Hank and I skipped the primary classes and started straight on odor.

We work different things- sometimes working really quick finds and sometimes working more difficult things. We do blind hides some. Test the dogs on more difficult things. I like doing that in classes because the instructor can make things easier if you need to. Work on getting the dog to stick at source, etc.


----------



## elrohwen (Nov 10, 2011)

We just did different types of hides every week. Usually interior or container, but vehicle and exterior hides when the weather was nice. Our instructor tried to mix it up so we were working on a different skill every week. You can probably figure out what some of those would be, but stuff like inaccessible hides, or distractions, large rooms vs small rooms, multiple hides vs single hides, blind hides, etc. Depends on the level of the dogs/handlers in the class.

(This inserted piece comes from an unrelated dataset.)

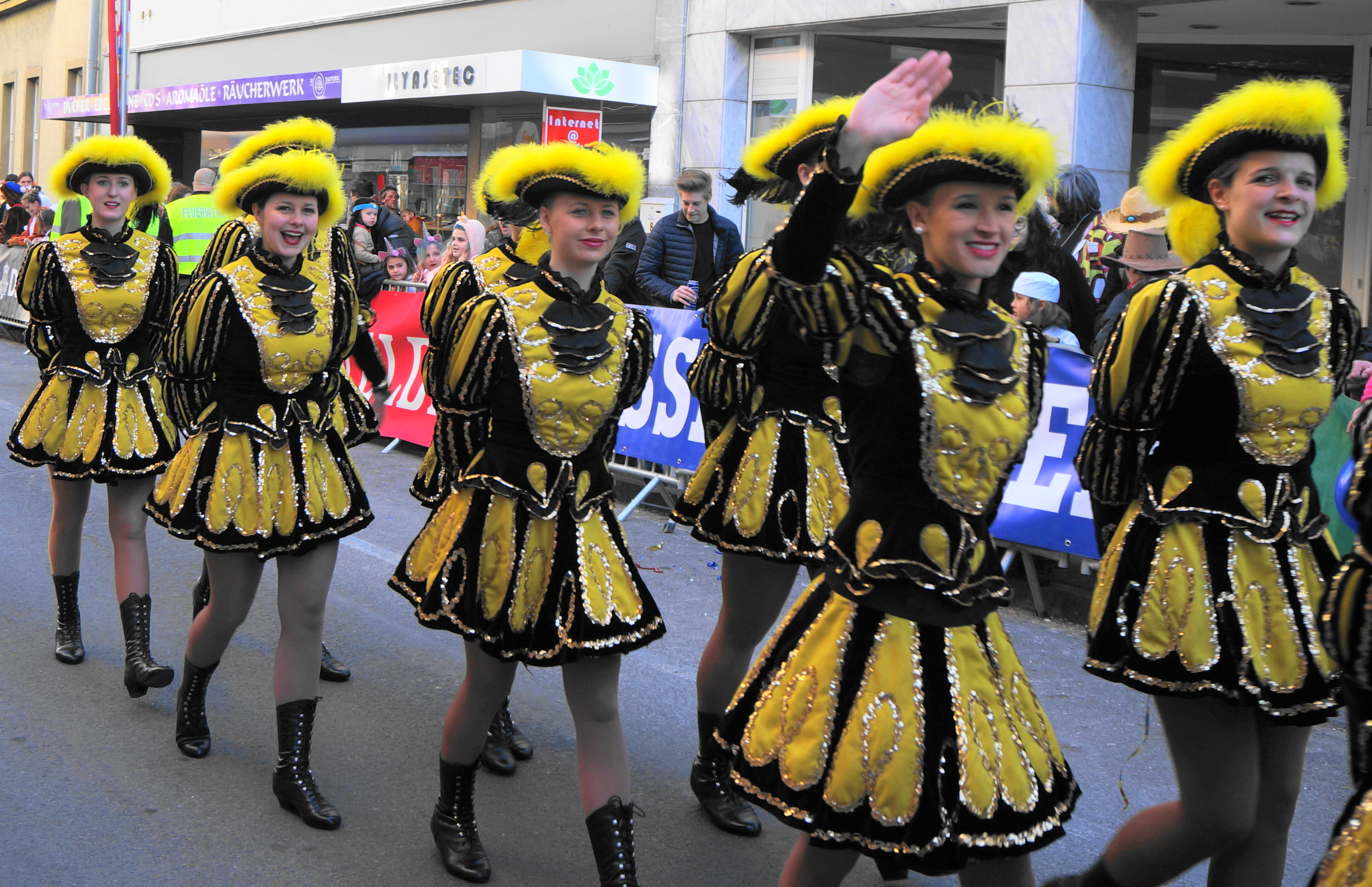 Gilde des Faschings in Villach, Kärnten, Österreich, Europäische Union

The early classes are 6 weeks of searching for food only, then 6 weeks of food+odor. All of this is typically done in boxes (not ORT boxes, just regular cardboard boxes). Then 6 weeks of odor only with easy hides. Then I think dogs graduate into the intermediate class where they do more of the skill building type hides that I described above.


----------



## dagwall (Mar 17, 2011)

Laurelin said:


> It probably depends on the classes/instructor a lot.
> 
> We have a round or two of 'primary' which is finding food. 1 session is containers/ interiors and the next vehicles/exteriors. Then repeat with odor. Then you can join the drop in classes.
> 
> ...


My experience was very similar to this. Two sets of classes on finding food, then two sets of classes starting with food+odor moving on to just odor at the pace of the dog. All elements are introduced by the end of the first two set of classes. After the four foundation classes you can join the travel classes.


----------



## ireth0 (Feb 11, 2013)

Once the dogs are beyond the basics here we just do different kinds/locations of hides.

Or if a trial or similar is coming up we will specifically practice for that with blind hides or what have you.


----------



## trainingjunkie (Feb 10, 2010)

Thanks guys! I have never taken an in-person class and was having a hard time picturing them.

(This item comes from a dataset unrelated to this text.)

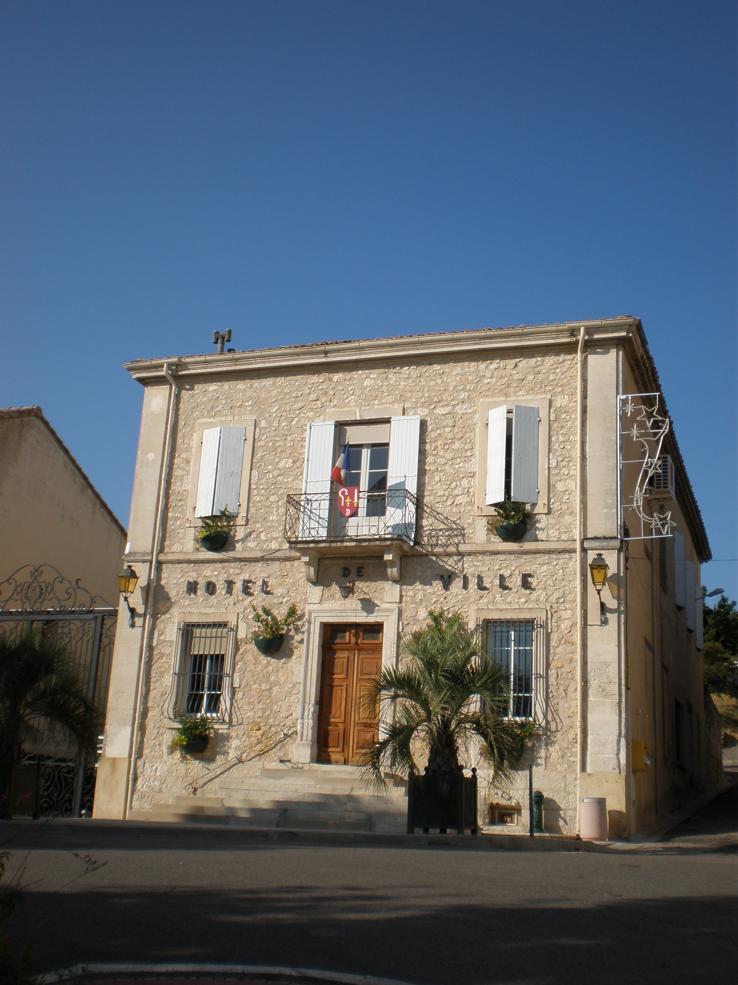 La mairie de Donzère (Drôme)

Where are the non-working dogs when the searches are happening? Crated?


----------



## ireth0 (Feb 11, 2013)

Ours are with their handlers in the same room (or next room if it's a blind hide) but I know most places crate them.


----------



## elrohwen (Nov 10, 2011)

trainingjunkie said:


> Where are the non-working dogs when the searches are happening? Crated?


The woman I trained with was very strict about other dogs. They could only be crated in the building if they were completely silent. Even then she strongly discouraged it and preferred people to keep dogs in their car. Both locations she trains are very safe and isolated, so you can easily leave a car running, leave windows down, etc.


----------



## dagwall (Mar 17, 2011)

trainingjunkie said:


> Thanks guys! I have never taken an in-person class and was having a hard time picturing them.
> 
> Where are the non-working dogs when the searches are happening? Crated?


I was in the first set of classes my instructor taught, was working towards her CNWI which she earned at the end of our foundations classes. So what she did then and what she does now I'm not sure if they are the same, it evolved even as we went through the classes. At the start she had crates set up for all the dogs and covers for the crates. Quickly discovered that most dogs aren't going to chill out quietly while handlers watched other dogs run. For some it was crate anxiety, for others (like Jubel) it was "but I want to have fun too!" Stuff kongs/chews would keep him quiet as long as they lasted but NOTHING lasts long with Jubel. 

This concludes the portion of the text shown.